Large LUN vs more luns

Hi

I need to create 2x 1.5 TB VGs on a new HP EVA 5000 using HP-UX 11.00.Is there any advantage to creating multiple smaller luns than 1x1.5TB lun per VG?
1 disk group has been configured on the EVA.
Both VGs will contain identical copies of an Oracle DB.

Are there any LVM issues/gotchas with this size lun besides increasing PE size?
25 REPLIES 25
Arockia Jegan
Trusted Contributor

Re: Large LUN vs more luns

If you are going to have one or two LUN with a TB size the queue depth is going to be less that will affect your system performance. But if you have multiple LUNS the queue depth is going to be high and give you good performance.

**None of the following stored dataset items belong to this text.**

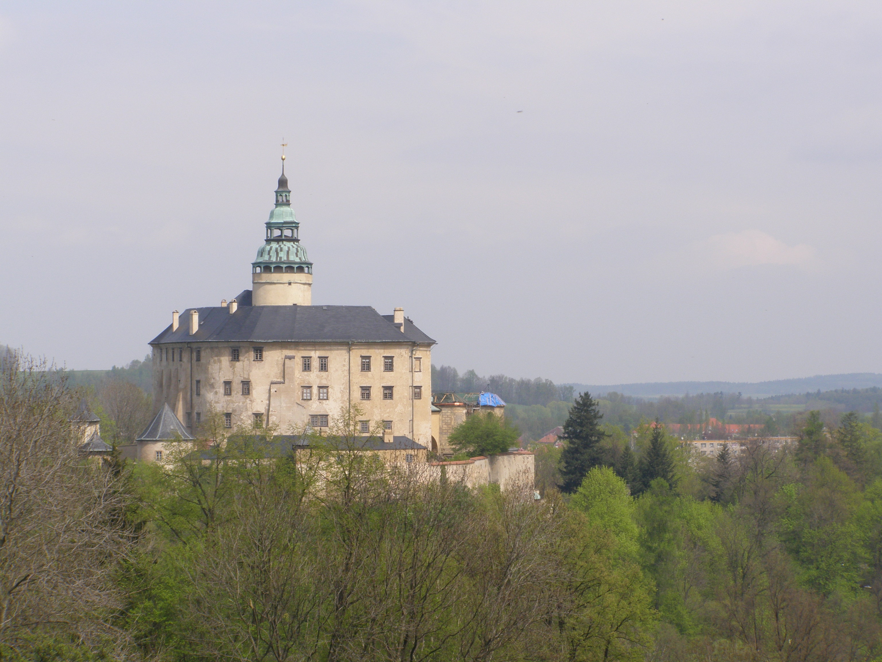 Frýdlant, pohled z lokality Hág na zámek
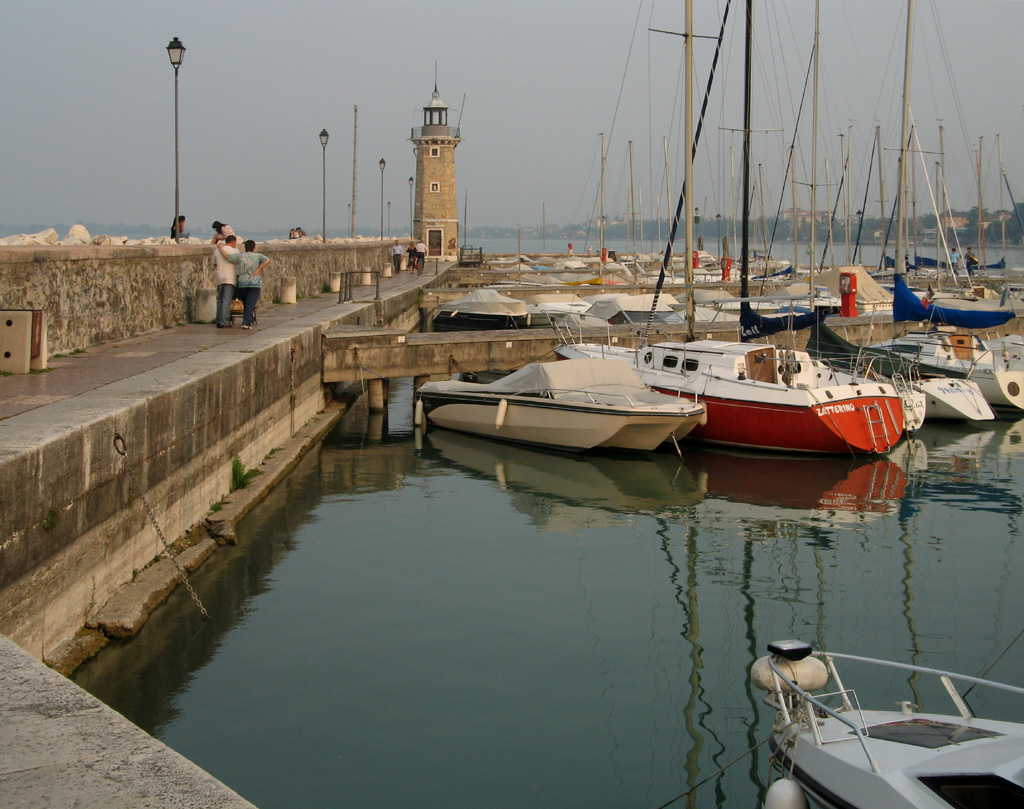 Desenzano harbor bulwark, Lake Garda/Italy
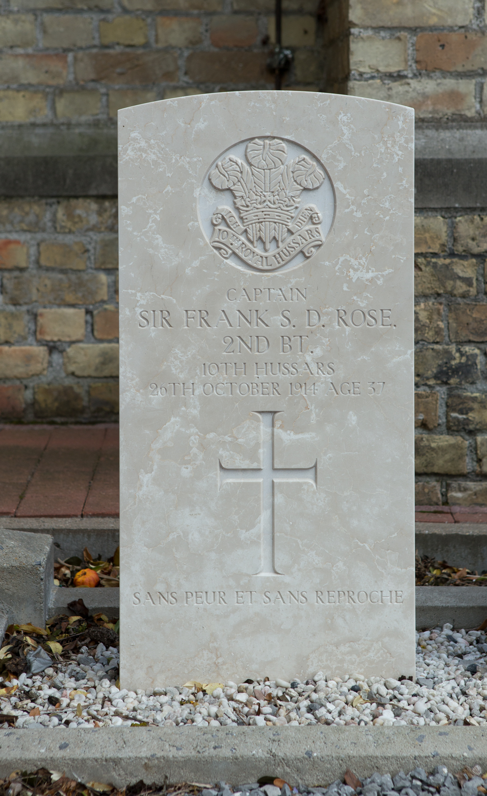 Zandvoorde Churchyard. Sir Frank S. D. Rose. Frank Stanley Rose, 2nd Baronet of Hardwick House.
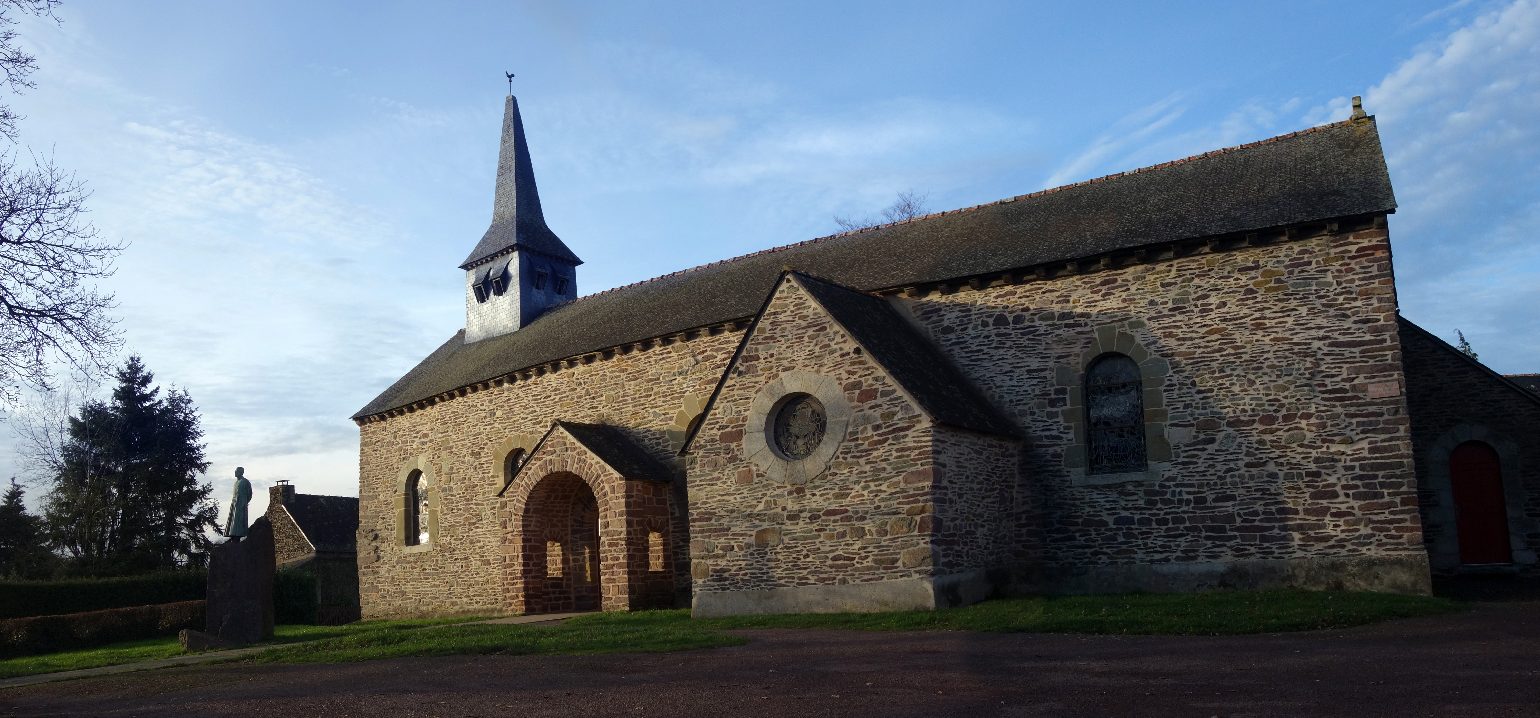 La petite église Sainte Onenne de Tréhorenteuc est certainement un édifice atypique ! Elle est l'œuvre de l'abbé Henri Gillard qui entreprît dans les années 1940 de faire de ce lieu, l’« Église du Graal ». L'abbé avait voulu ici restaurer le souvenir de la légende Arthurienne et du passé pré-chrétien de cette petite paroisse reconnue comme le centre de la mythique fôret de Brocéliande. A noter : sur le tympan, au-dessus de la porte d'entrée latérale du côté sud de la nef, une inscription en lettre de fer forgé annonce : « La porte est en dedans »...

Also if you are planning to go for double striping(hardware and software) you have to go with more LUNS.
Jeff Schussele
Honored Contributor

Re: Large LUN vs more luns

Hi,

I've always believed that more LUNs give you a slight performance gain as the odds of the data being spread out over more spindles is higher.
Of course it's up to the person designing & creating the LUNs to make that happen.
So I'd go with smaller LUNs - possibly 10 x 150Mb.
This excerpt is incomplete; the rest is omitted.